PROBLEM STATEMENT:
Filter the listing below, copying every line in which the word "Category" appears.

RECORDS TO USE:
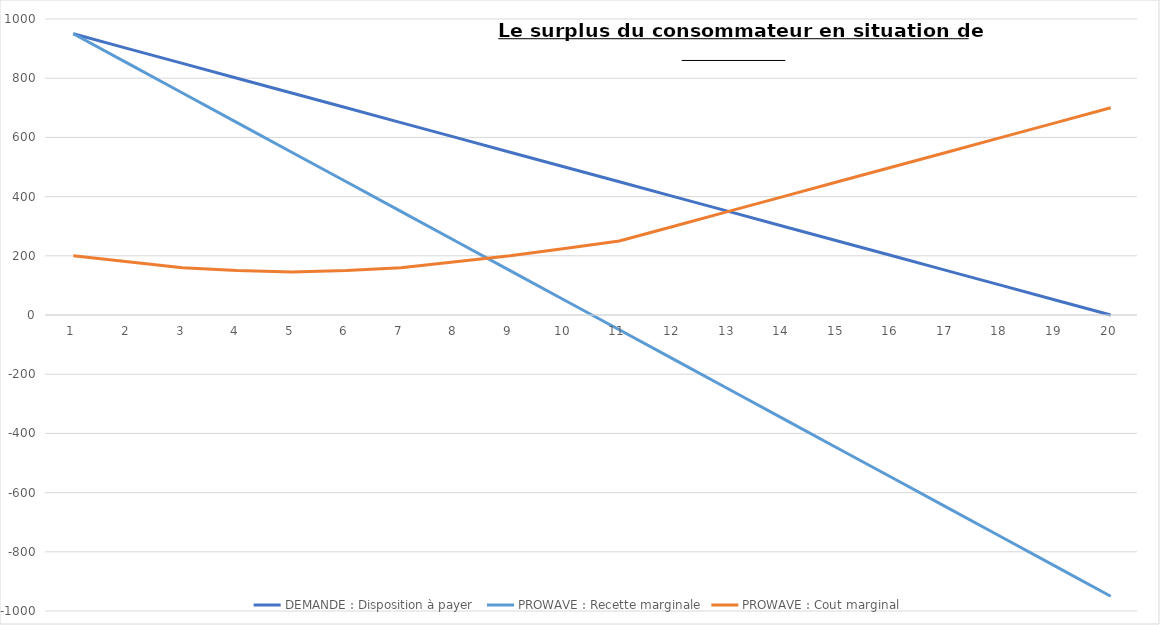
| Category | DEMANDE : | PROWAVE : |
|---|---|---|
| 1.0 | 950 | 200 |
| 2.0 | 900 | 180 |
| 3.0 | 850 | 160 |
| 4.0 | 800 | 150 |
| 5.0 | 750 | 145 |
| 6.0 | 700 | 150 |
| 7.0 | 650 | 160 |
| 8.0 | 600 | 180 |
| 9.0 | 550 | 200 |
| 10.0 | 500 | 225 |
| 11.0 | 450 | 250 |
| 12.0 | 400 | 300 |
| 13.0 | 350 | 350 |
| 14.0 | 300 | 400 |
| 15.0 | 250 | 450 |
| 16.0 | 200 | 500 |
| 17.0 | 150 | 550 |
| 18.0 | 100 | 600 |
| 19.0 | 50 | 650 |
| 20.0 | 0 | 700 |
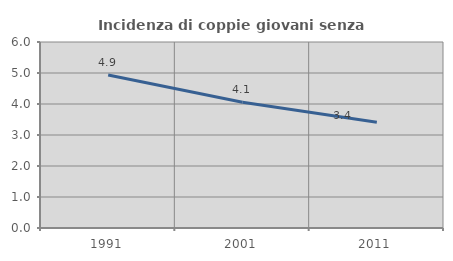
| Category | Incidenza di coppie giovani senza figli |
|---|---|
| 1991.0 | 4.938 |
| 2001.0 | 4.054 |
| 2011.0 | 3.409 |
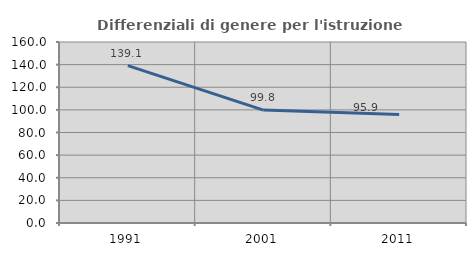
| Category | Differenziali di genere per l'istruzione superiore |
|---|---|
| 1991.0 | 139.118 |
| 2001.0 | 99.822 |
| 2011.0 | 95.895 |

EXPECTED OUTPUT:
| Category | DEMANDE : | PROWAVE : |
| Category | Incidenza di coppie giovani senza figli |
| Category | Differenziali di genere per l'istruzione superiore |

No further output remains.